Introduction

This course introduces students to the core principles and methods of pattern recognition, with a particular emphasis on statistical learning techniques for classification (30 hours). It provides a solid theoretical foundation complemented by practical implementation using Python and the Scikit-learn library. Students will learn to evaluate classification models and apply them to real-world data.

  • Luis Baumela, 15h
  • Roberto Valle, 15h

Unit 1: Introduction to Pattern Recognition

This unit sets the foundations of the course:

  • Definition and scope of pattern recognition.
  • Motivation and real-world applications.
  • Euclidean distance classifier as a baseline approach.
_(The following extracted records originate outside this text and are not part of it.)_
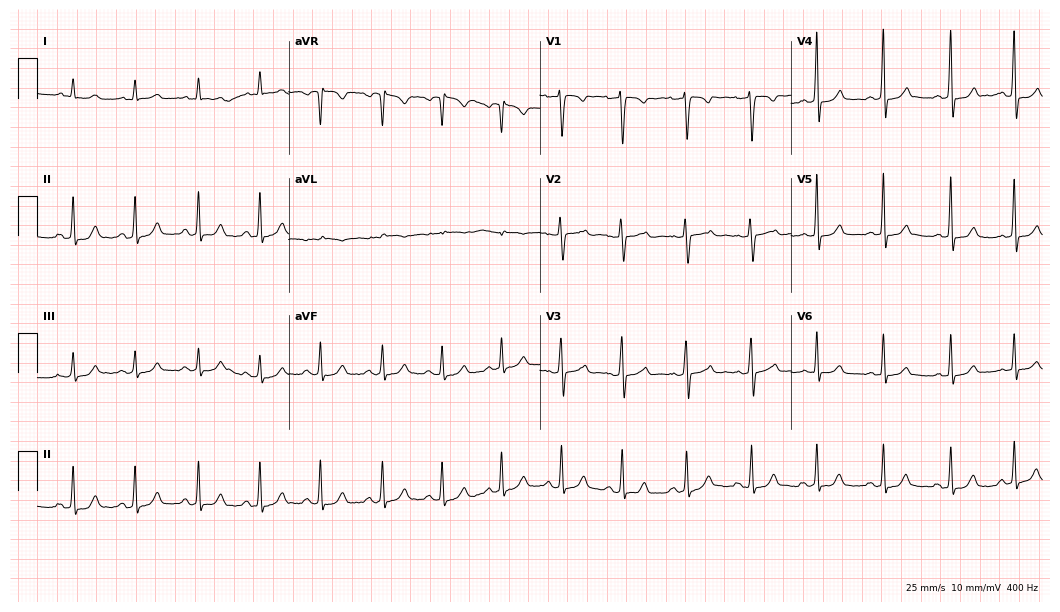
ECG — a 40-year-old female patient. Labelled as a normal ECG.
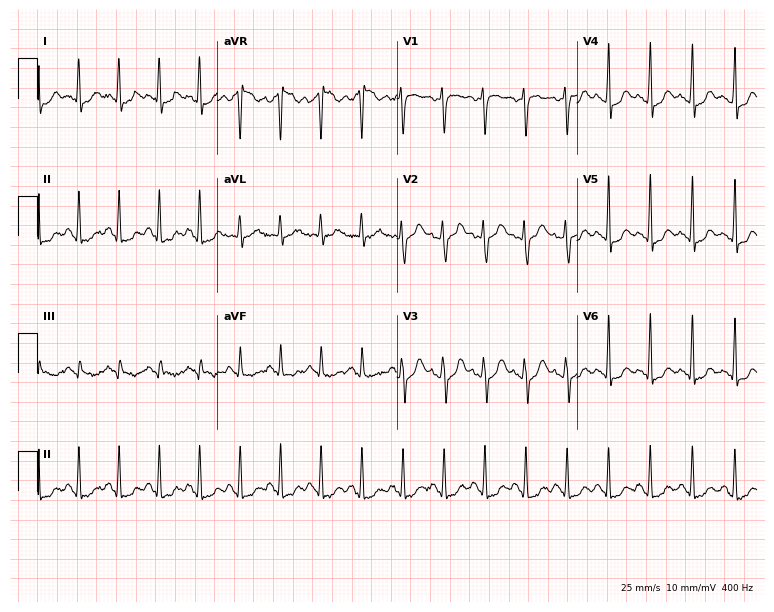
Resting 12-lead electrocardiogram. Patient: a 34-year-old female. The tracing shows sinus tachycardia (a sinus rate of 100 beats per minute or more).
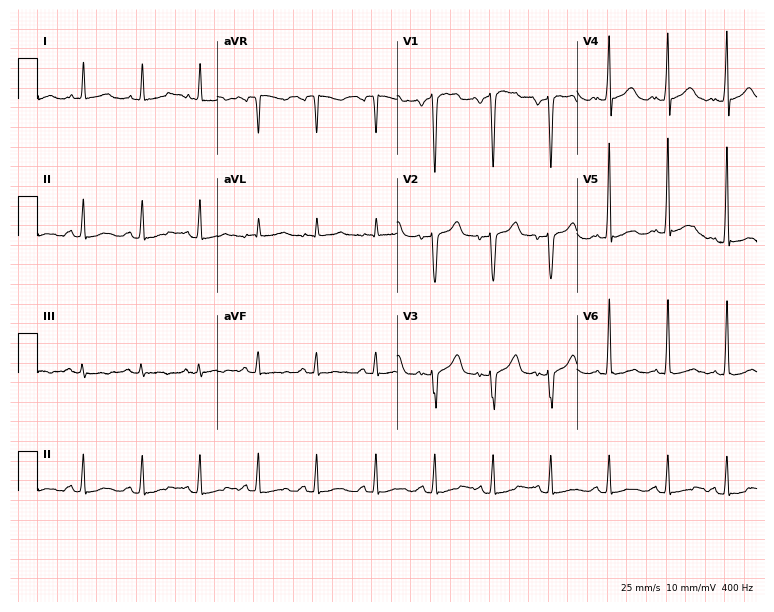
Resting 12-lead electrocardiogram (7.3-second recording at 400 Hz). Patient: a man, 51 years old. None of these six findings is recorded: first-degree AV block, right bundle branch block, left bundle branch block, sinus bradycardia, atrial fibrillation, sinus tachycardia.
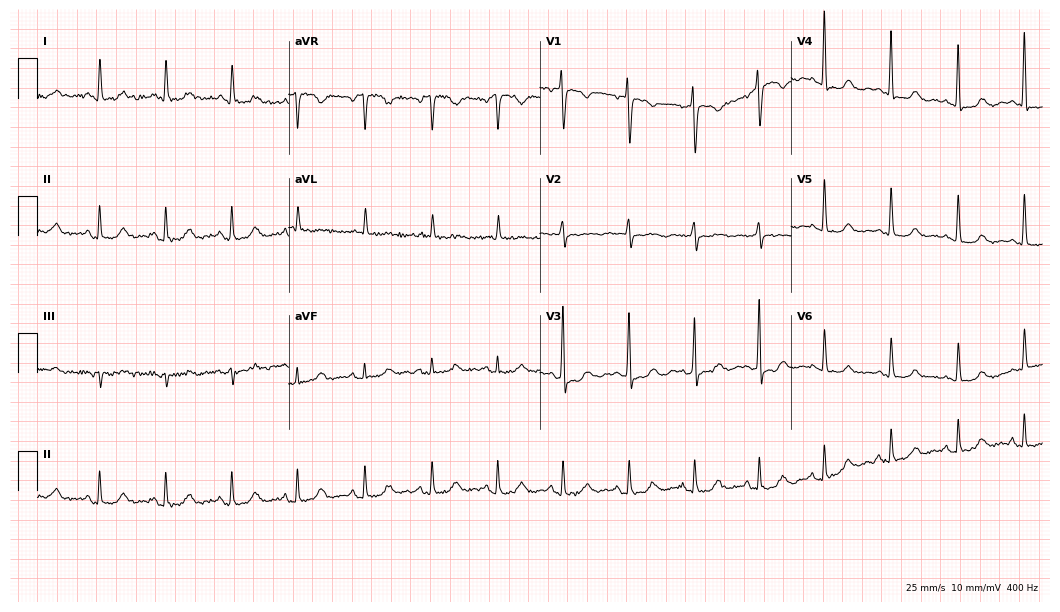
Resting 12-lead electrocardiogram (10.2-second recording at 400 Hz). Patient: a 75-year-old woman. Read as a normal ECG.
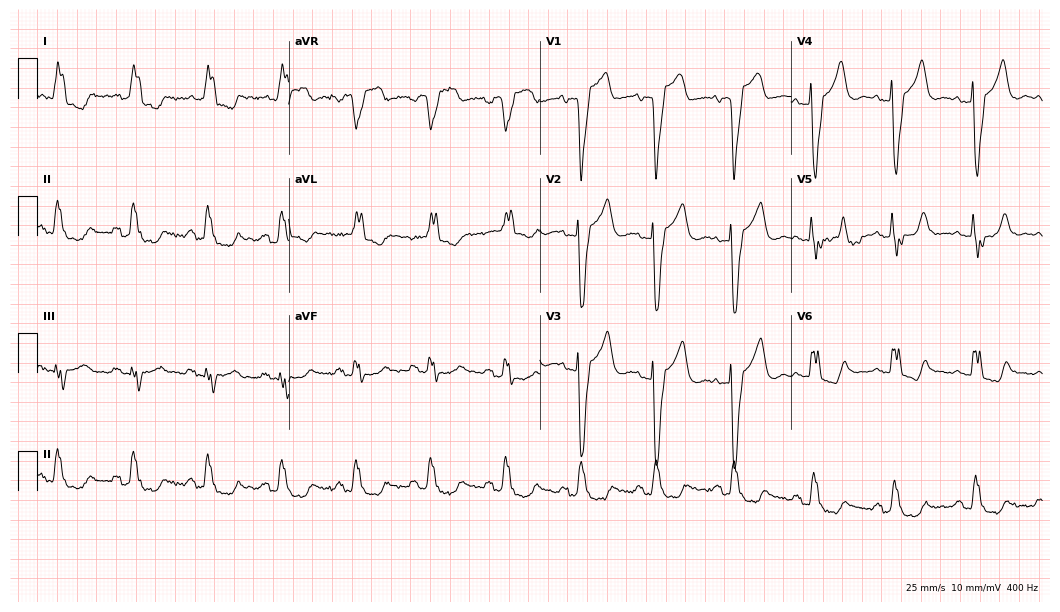
12-lead ECG (10.2-second recording at 400 Hz) from a female, 46 years old. Findings include left bundle branch block.
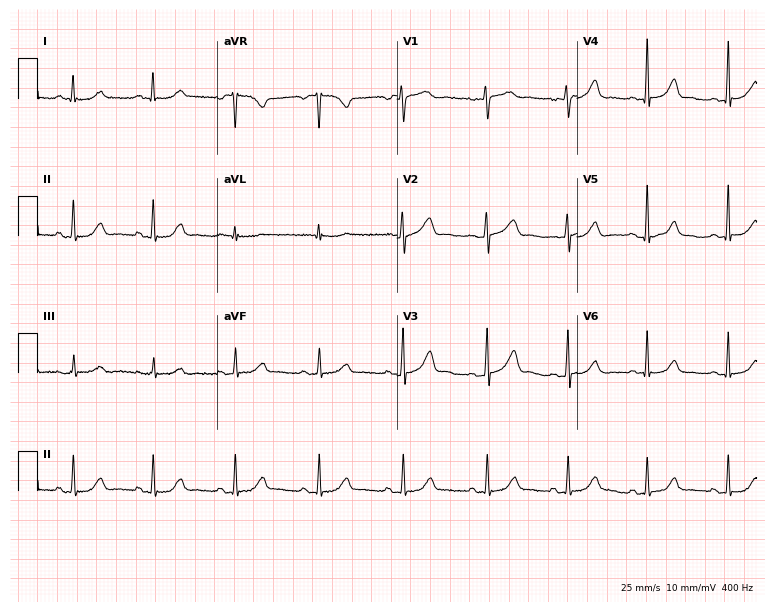
Electrocardiogram, a 40-year-old woman. Overall reading on record: normal ECG.

Unit 2: Statistical Foundations of Classification

Focuses on the probabilistic perspective for classification:

  • Bayesian decision theory.
  • Parametric generative classifiers (e.g., Gaussian models).
  • Non-parametric classifiers (e.g., k-NN, Parzen windows).

Unit 3: Classifier Evaluation

Covers key methods to assess model performance:

  • Confusion matrix, accuracy, precision, recall.
  • Cross-validation techniques.
  • ROC curves and AUC.

Unit 4: Dimensionality Reduction

Techniques to manage high-dimensional data and improve model efficiency:

  • Feature selection vs. feature transformation.
  • Principal Component Analysis (PCA).
  • Linear Discriminant Analysis (LDA).

Unit 5: Discriminative Classifiers

Introduction to widely used discriminative models:

  • Logistic regression.
  • Support Vector Machines (SVM).
  • Decision boundaries and margin-based learning.

Unit 6: Unsupervised Classification

Explores clustering methods for structure discovery in unlabeled data:

  • K-means clustering.
  • Hierarchical clustering.
  • Evaluation of clustering quality.